▶
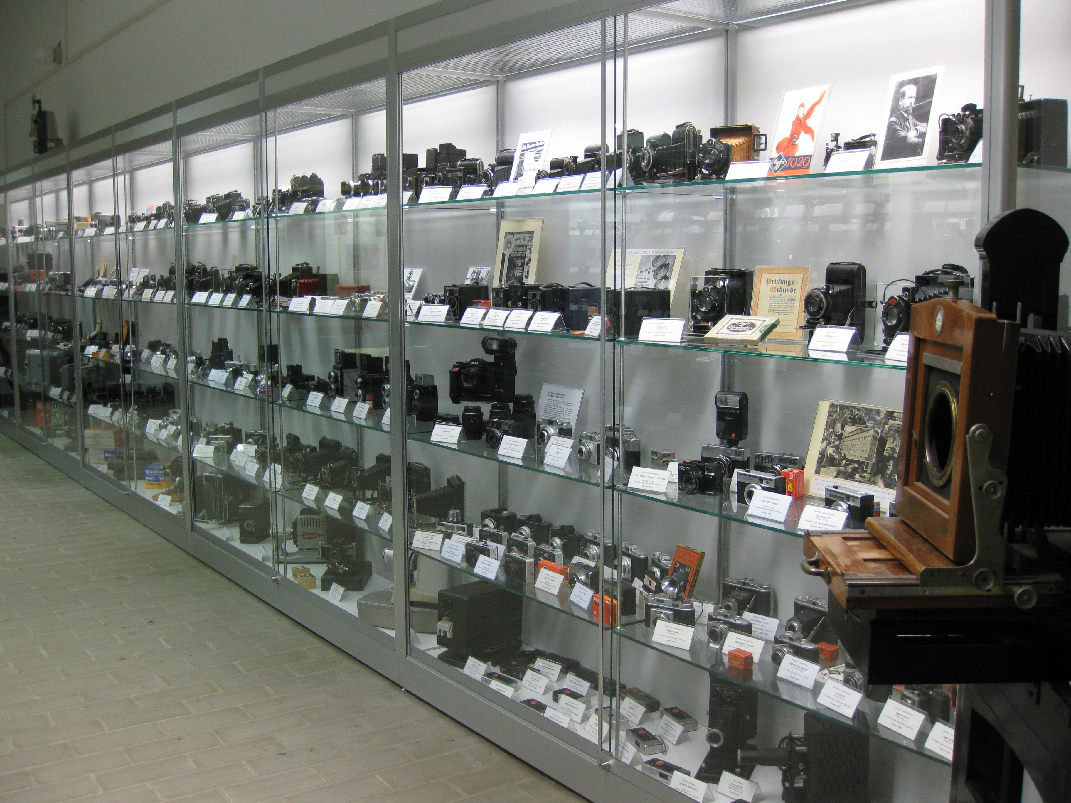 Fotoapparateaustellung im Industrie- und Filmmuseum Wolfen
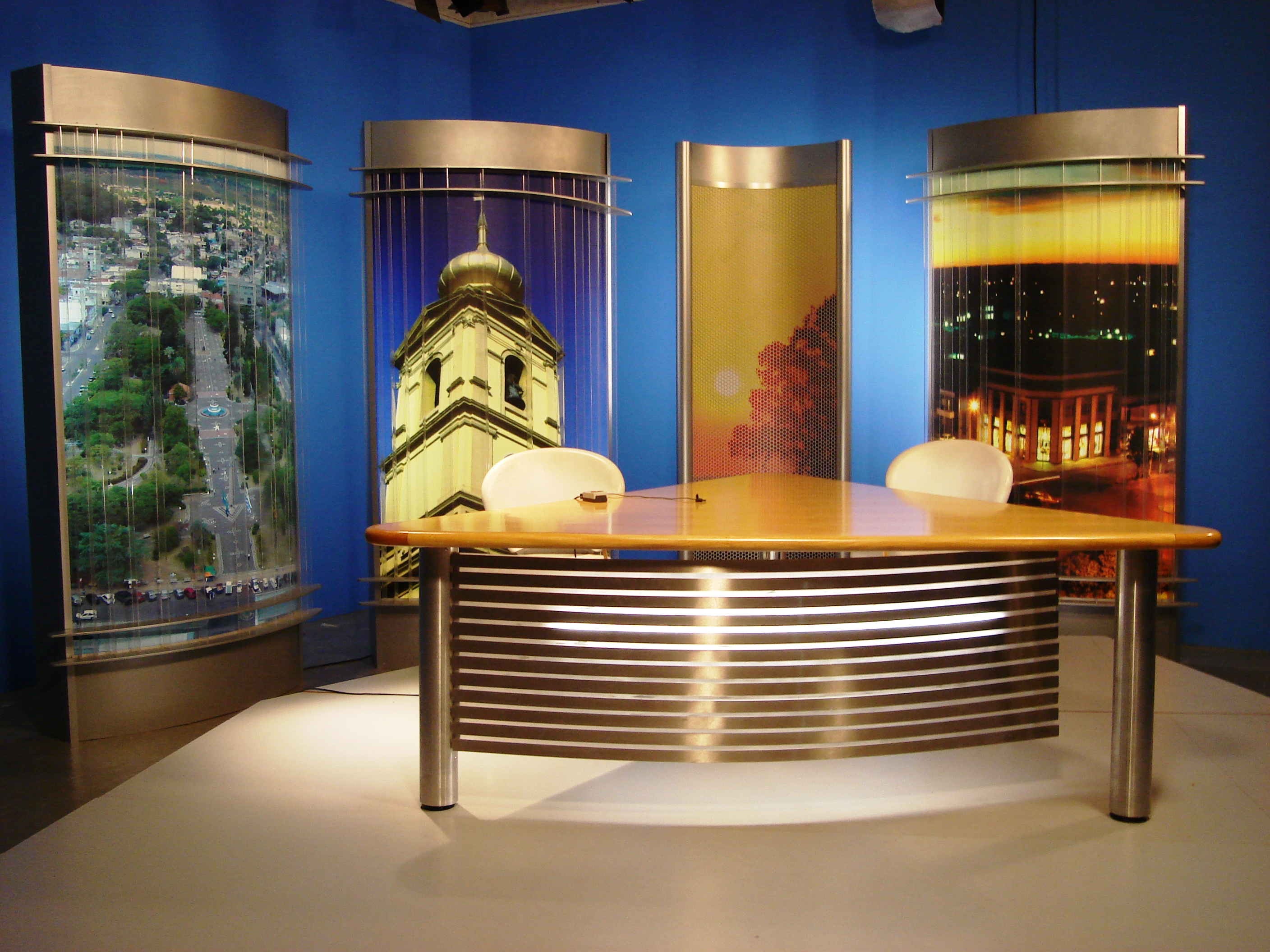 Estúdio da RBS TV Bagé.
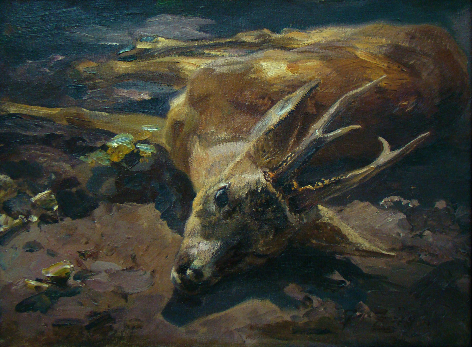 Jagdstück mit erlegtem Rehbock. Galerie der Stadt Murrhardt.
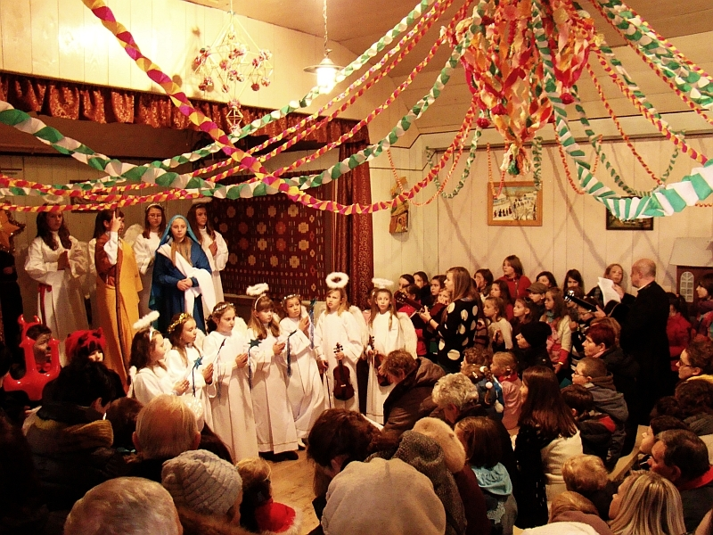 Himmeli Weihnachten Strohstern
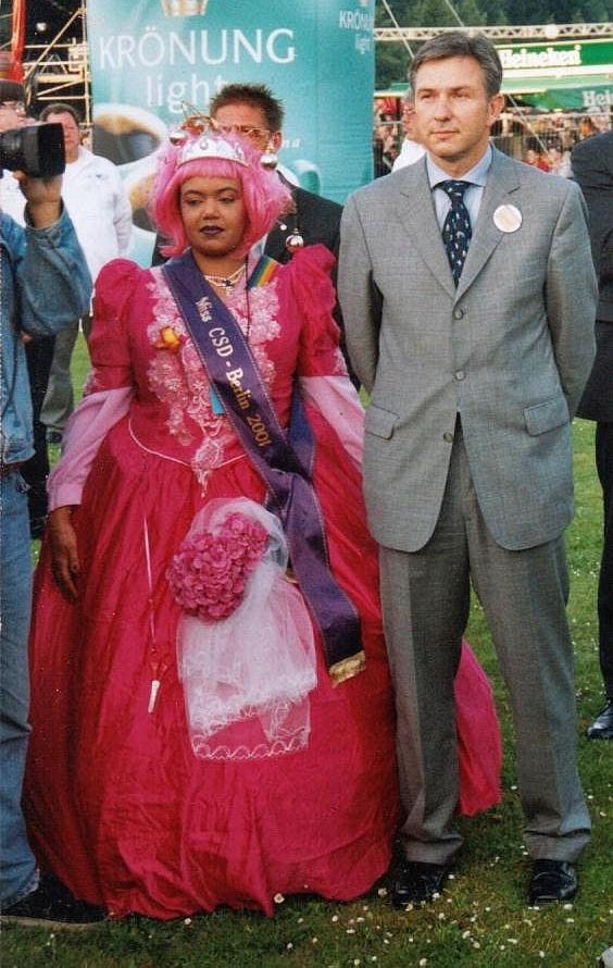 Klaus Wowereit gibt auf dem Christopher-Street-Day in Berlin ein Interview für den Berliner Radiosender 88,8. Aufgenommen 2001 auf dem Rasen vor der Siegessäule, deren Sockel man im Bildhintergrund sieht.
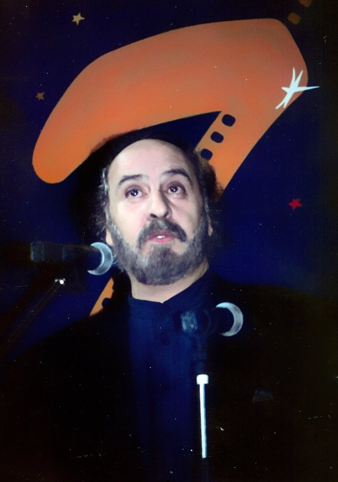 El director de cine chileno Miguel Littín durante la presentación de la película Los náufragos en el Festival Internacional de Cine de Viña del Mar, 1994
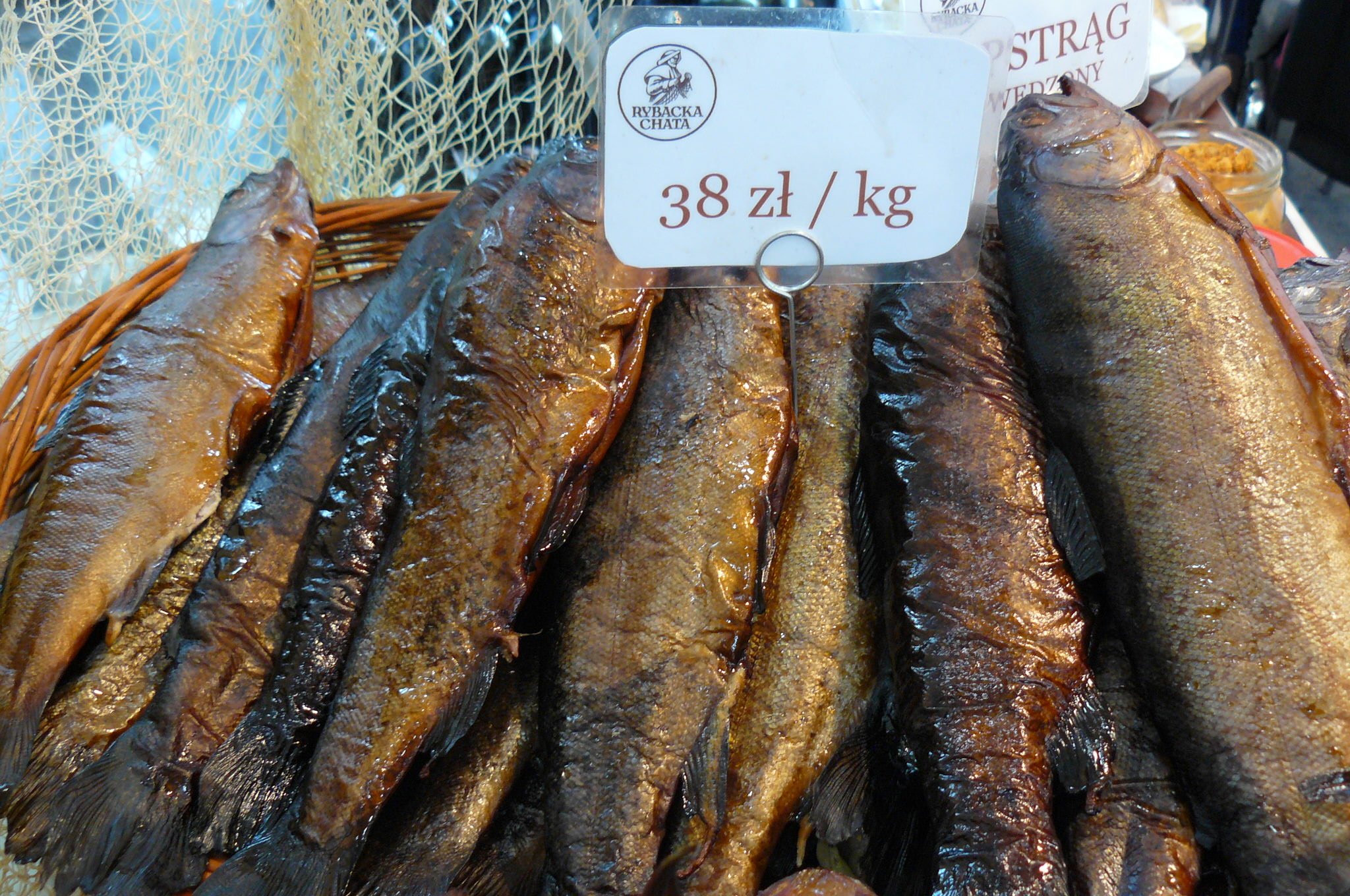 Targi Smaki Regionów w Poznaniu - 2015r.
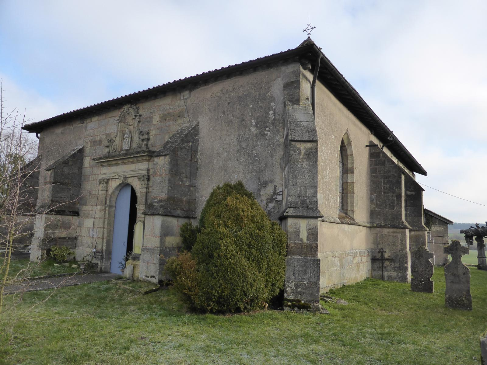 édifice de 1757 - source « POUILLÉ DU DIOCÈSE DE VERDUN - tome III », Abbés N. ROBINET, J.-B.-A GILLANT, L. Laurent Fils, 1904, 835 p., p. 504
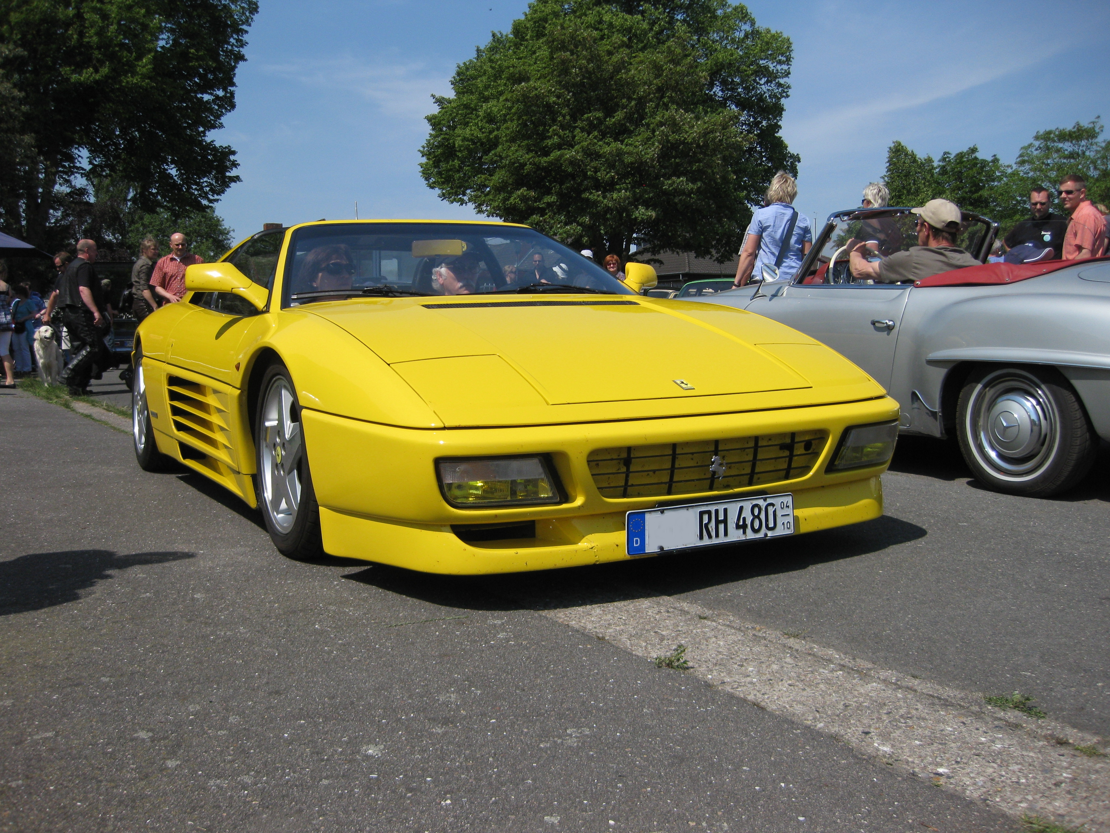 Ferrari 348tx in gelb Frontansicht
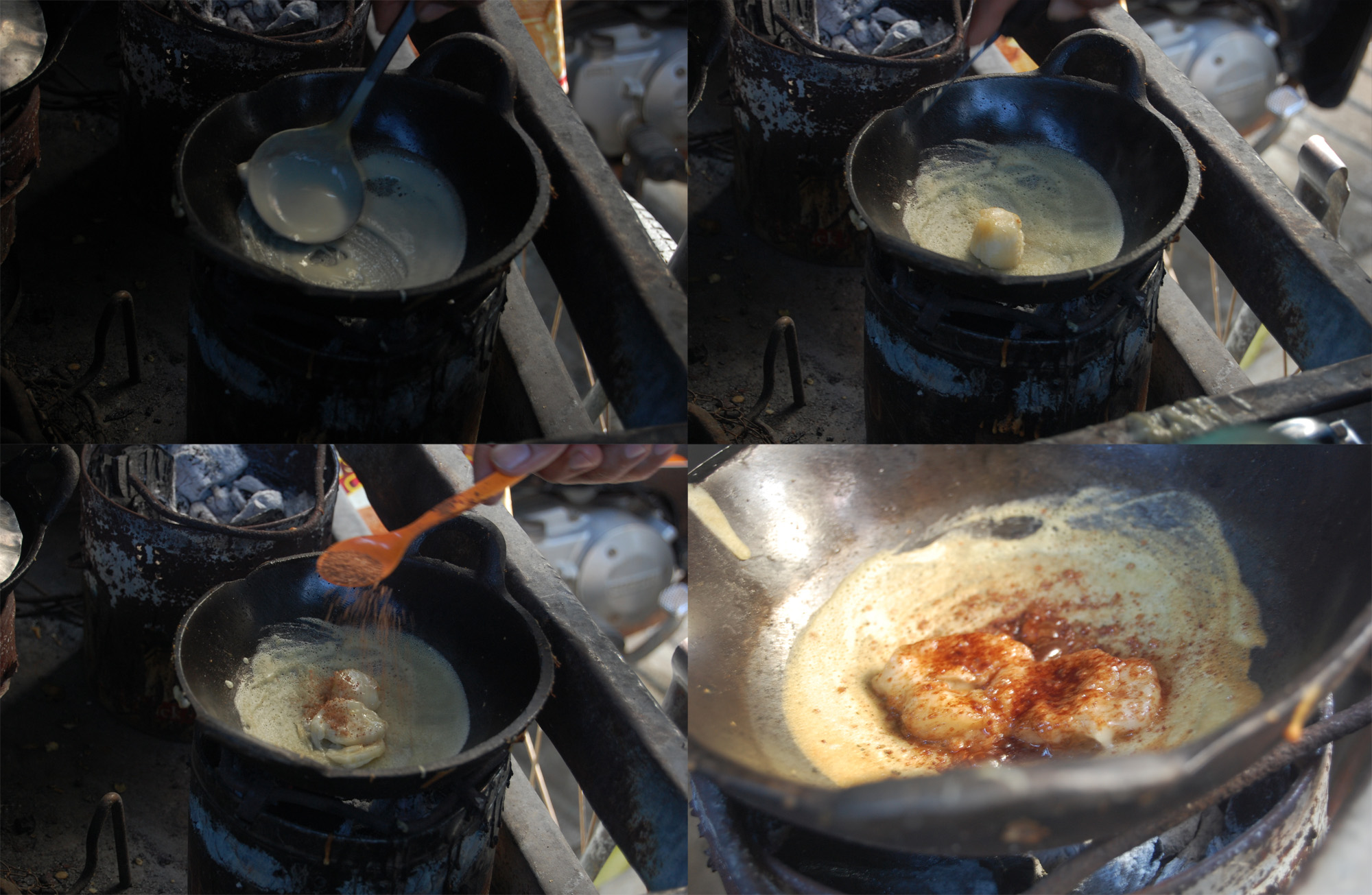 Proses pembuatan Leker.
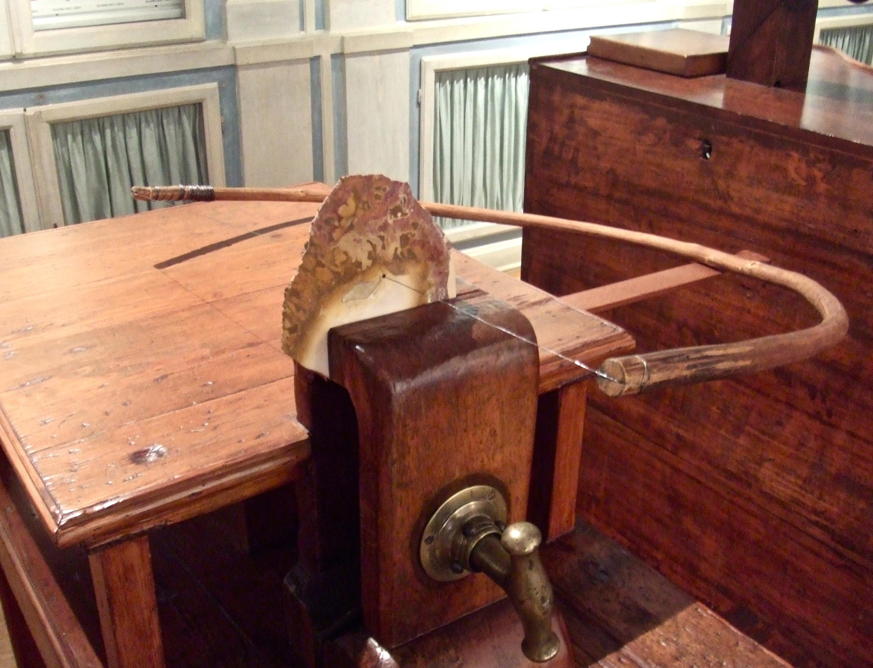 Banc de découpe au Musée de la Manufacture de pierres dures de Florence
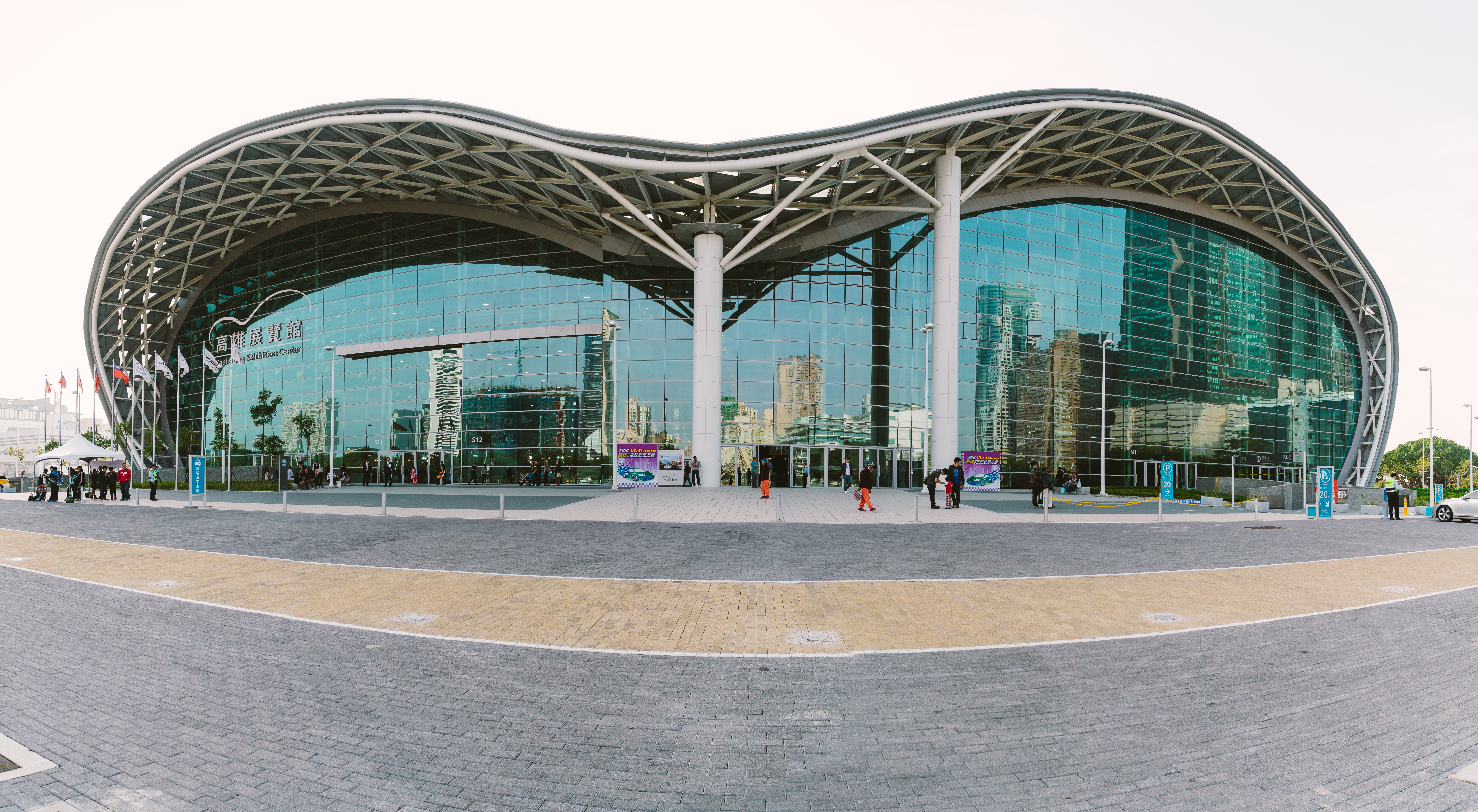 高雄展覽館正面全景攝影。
◀
> What is needed
Write out again exactly the lines above from the one with "Jagdstück mit erlegtem" through the one with "Klaus Wowereit gibt", adding no other lines and no pictures.

> Response for this exercise
 Jagdstück mit erlegtem Rehbock. Galerie der Stadt Murrhardt.
 Himmeli Weihnachten Strohstern
 Klaus Wowereit gibt auf dem Christopher-Street-Day in Berlin ein Interview für den Berliner Radiosender 88,8. Aufgenommen 2001 auf dem Rasen vor der Siegessäule, deren Sockel man im Bildhintergrund sieht.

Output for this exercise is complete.